What impresses me about DeepSeek-V3 is that it only has 671B parameters and it only activates 37B parameters for each token. Instead of trying to have an equal load across all the experts in a Mixture-of-Experts model, as DeepSeek-V3 does, experts could be specialized to a particular domain of knowledge so that the parameters being activated for one query would not change rapidly. This would allow a chip like Sapphire Rapids Xeon Max to hold the 37B parameters being activated in HBM and the rest of the 671B parameters would be in DIMMs. This would be an ideal inference server for a small/medium size business. Queries would stay behind the company’s firewall. Unlike data center GPUs, this hardware could be used for general-purpose computing when it is not needed for AI. The HBM bandwidth of Sapphire Rapids Xeon Max is only 1.23 TBytes/sec so that needs to be fixed but the overall architecture with both HBM and DIMMs is very cost-effective. The reason it is cost-effective is that there are 18x more total parameters than activated parameters in DeepSeek-V3 so only a small fraction of the parameters need to be in costly HBM. Imagine a Xeon Diamond Rapids with 4.8 TBytes/sec of HBM3E bandwidth. That could generate about 4800B / 37B = 130 tokens/sec using DeepSeek-V3.
NVIDIA’s market cap fell by $589B on Monday. This loss in market cap is about 7x more than Intel’s current market cap ($87.5B). At NVIDIA’s new lower market cap ($2.9T), NVIDIA still has a 33x higher market cap than Intel.
Timothy Prickett Morgan wrote a good article about Xeon Max here:
nextplatform.com/2022/11/15/sapphire-rapids-xeon-sps-plus-hbm-offer-big-performance-boost
Interesting scenario, Sunil. Thanks for that.
Another banger Tim. Nice deepdive on deepseek… ha
Many in and out of Nvidia are claiming that this is actually a validation of the technology; that refinement of the methods of doing AI will make it plausible for more than 3-4 big companies to offer technology based on AI. I don’t know to what degree it’s true, but I really feel it’s necessary. I’m honestly not that impressed by what the AI industry has offered to date, and doubt it will be all that useful to a lot of industries. I think we need a lot more improvement before AI can be widely useful, and I’d rather have dozens of places trying to improve the state of the art, rather than just a handful.
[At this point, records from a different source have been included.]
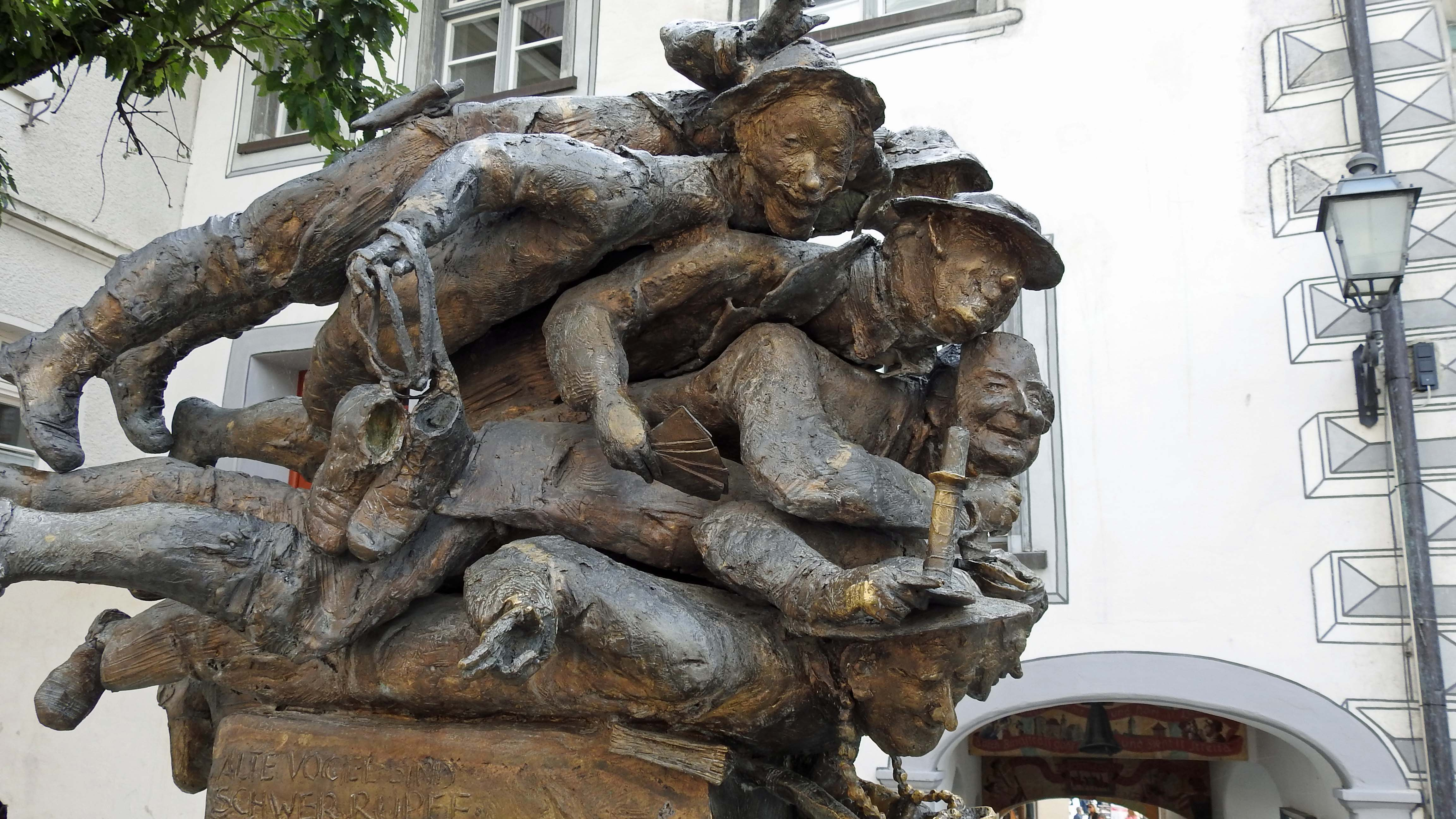 Die verdruckten Allgäuer in Wangen im Allgäu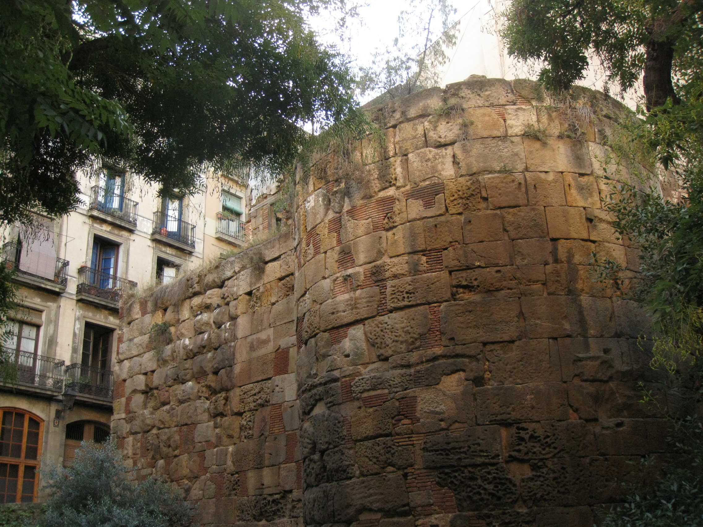 Torre i restes de la muralla romana, a la cantonada entre la Baixada de Viladecols i la plaça dels Traginers, al barri Gòtic de Barcelona.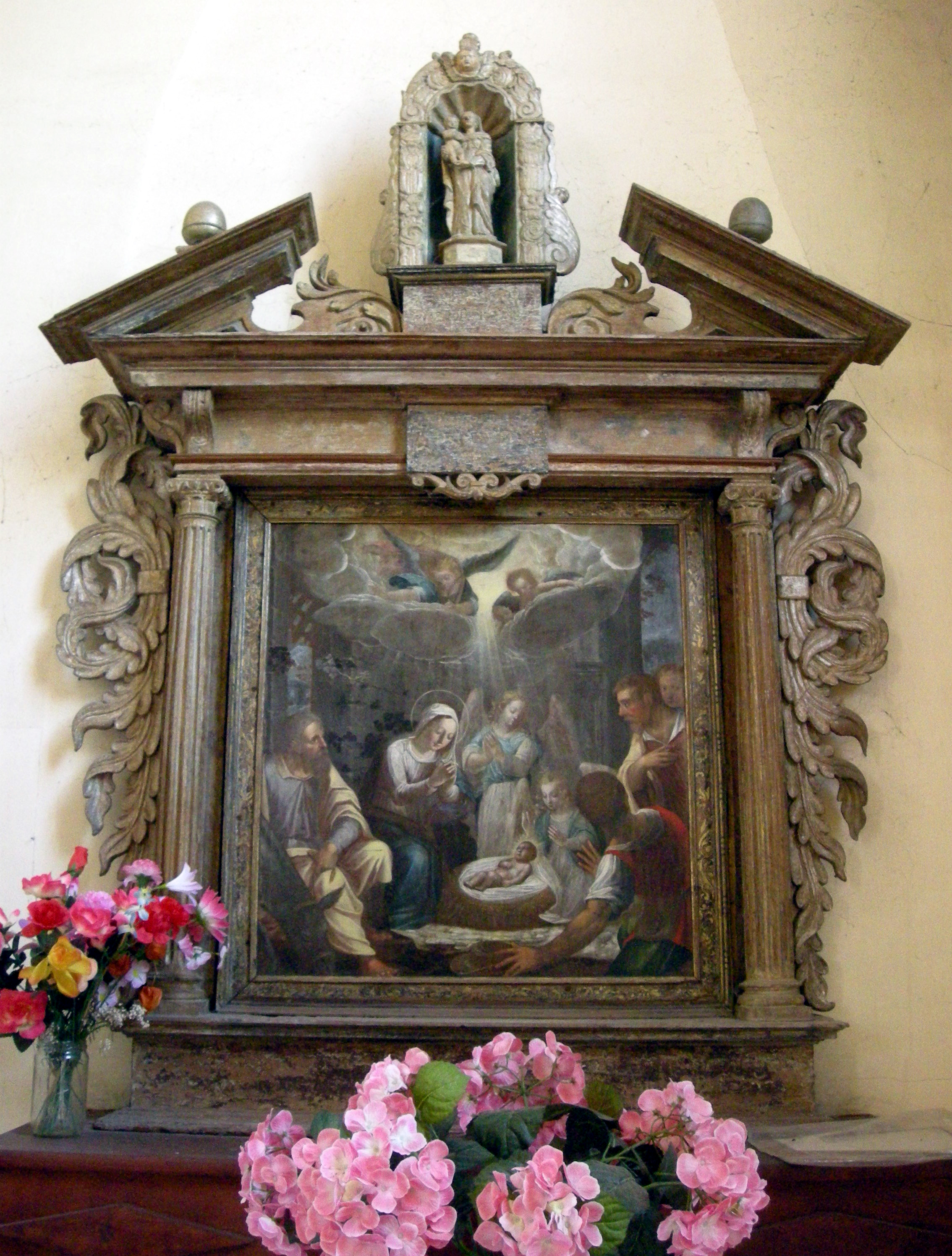 L'Adoration des bergers (Claude Bassot, 1620) dans l'église de Coinches (département des Vosges)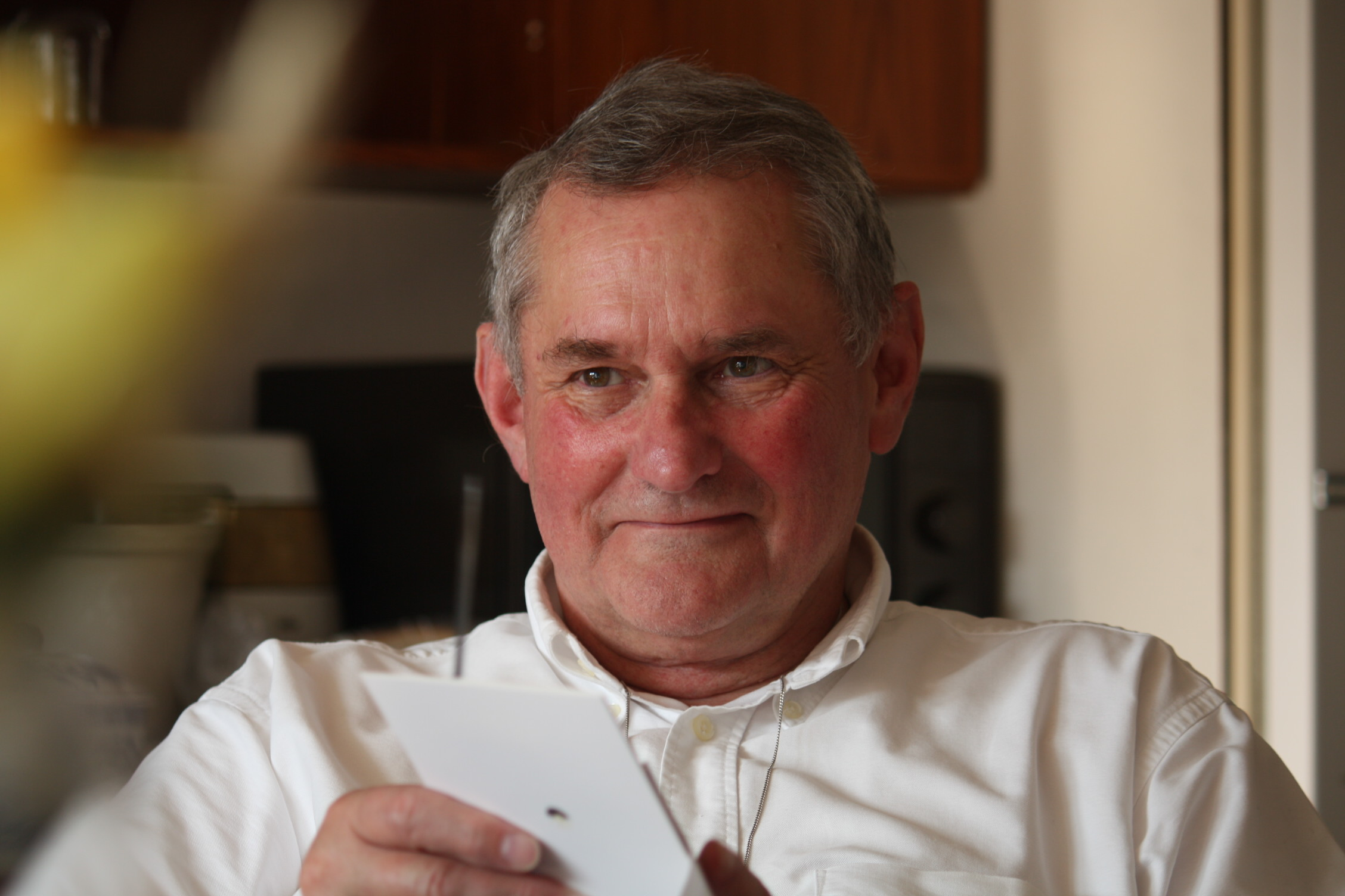 Professor Dr. mult. Kurt Guss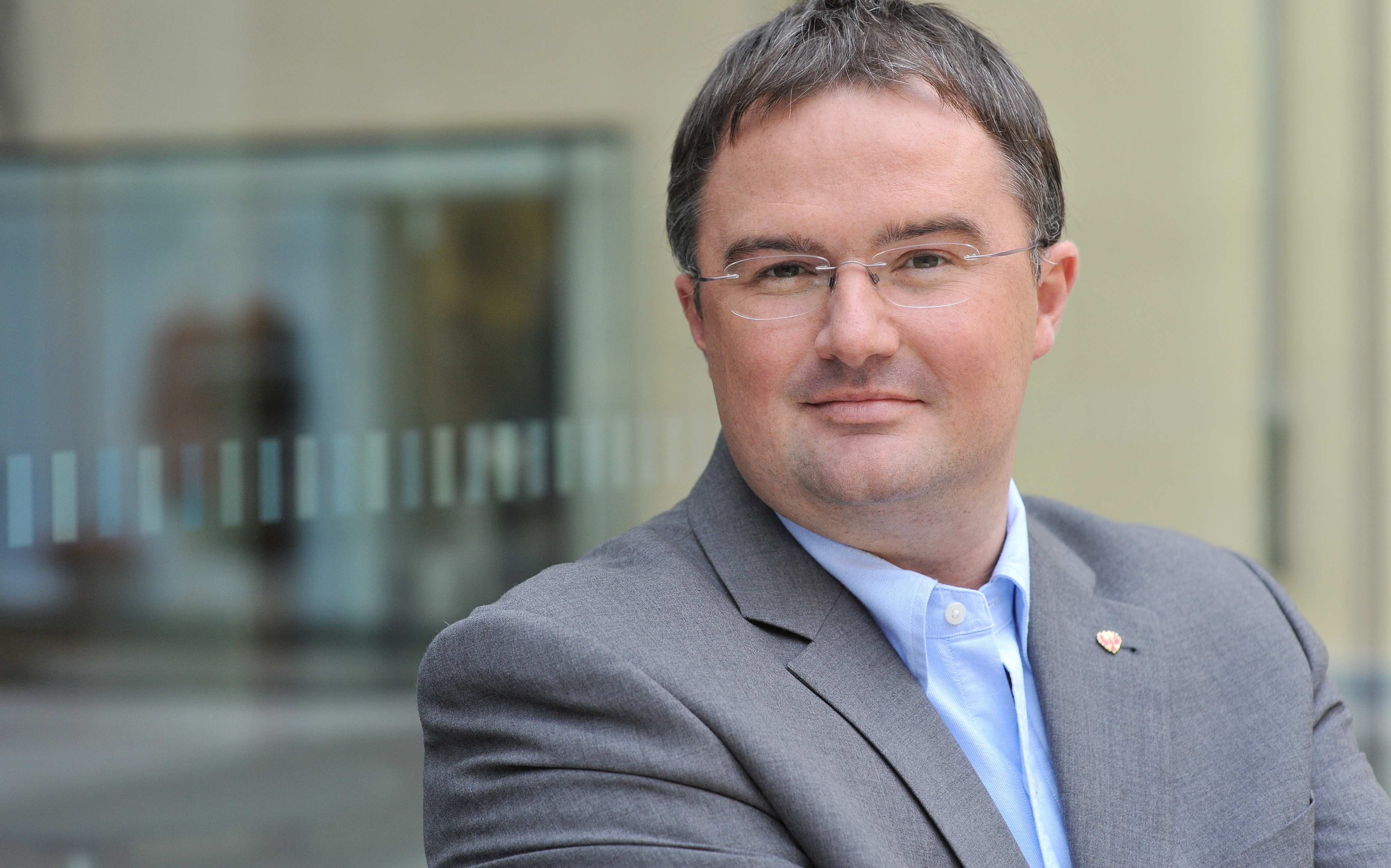 Landesrat Christian Switak

As I said before, more sanctions on China will only lead to more innovation from Chinese engineers. And Trump is going to Make China Great Again.
Rather like having a family with your sister, training one model on the output of another is how the insanity starts.
Commentators testing bias have shown that deep seek can generate information relating to subjects censored by China. (They tell the LLM to use substitute characters, by-passing internal censors.) This indicates that the LLM was trained outside the Chinese firewall. This opens the possibility of training outside China on higher spec hardware.
I asked it a simple question about a legal issue in my country, and it succeeded in generating a human-like answer but failed to answer the question correctly. I understand that the potential lies in efficiency, but this is like comparing real-time 3D graphics on a C64 with 3D on modern hardware: they both look like 3D graphics, but one of them can only be used in a highly specialized use case.
Or like comparing 3D graphics to actually driving a car. . . .
Back door to a back door, straight to the CCP.